= Otto Pretzl =

German Arabist-orientalist (1893–1941)

Otto Pretzl (Ingolstadt, 20 April 1893 – Sevastopol, 28 October 1941) was a German Arabist-orientalist, who specialized in Koranic studies.

From 1912, Pretzl studied at the Pontifical Gregorian University in Rome, and in 1920 was ordained as a priest in Freising. Afterwards, he studied theology and Oriental languages at the Ludwig-Maximilians-Universität München, where he later qualified as a lecturer in Old Testament exegesis in 1928 and Islamic and Semitic languages in 1933. In 1934, he became an associate professor at the university, attaining a full professorship during the following year. In 1937, he became a member of the Bavarian Academy of Sciences.

In 1938, Pretzl documented the emergence of a de facto islamic canonical text, namely the 1924 Cairo edition of the Quran.
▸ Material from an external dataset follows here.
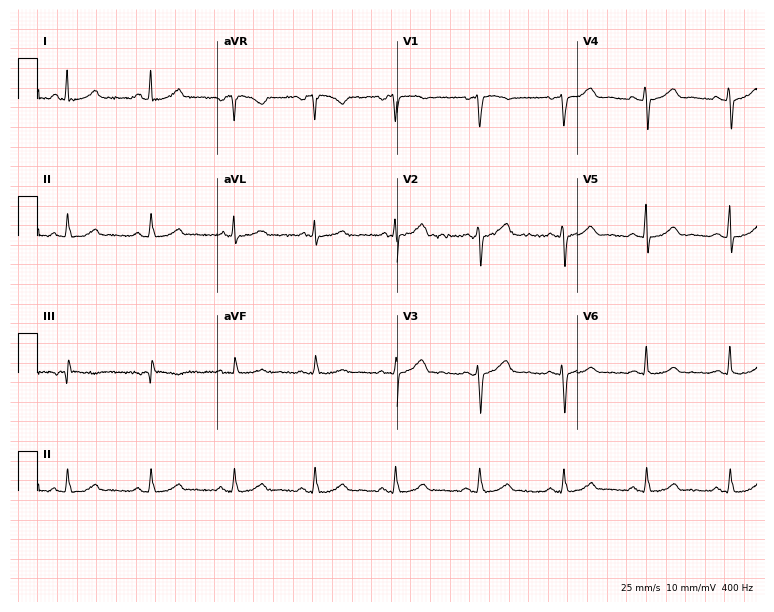
Electrocardiogram (7.3-second recording at 400 Hz), a 49-year-old female patient. Overall reading on record: normal ECG.

Pretzl listed the variants between the orthography of the Cairo text and the recommendations of Andalusian Qurʾān reciter, Abu Amr al-Dani (d. 1053).

Otto Pretzl died in a plane crash in 1941.

== Selected works ==
- Die frühislamische Attributenlehre, 1940 - Early Islamic attributes doctrine.
- Die Fortführung des Apparatus Criticus zum Koran 1934; Continuation of the critical apparatus of the Koran.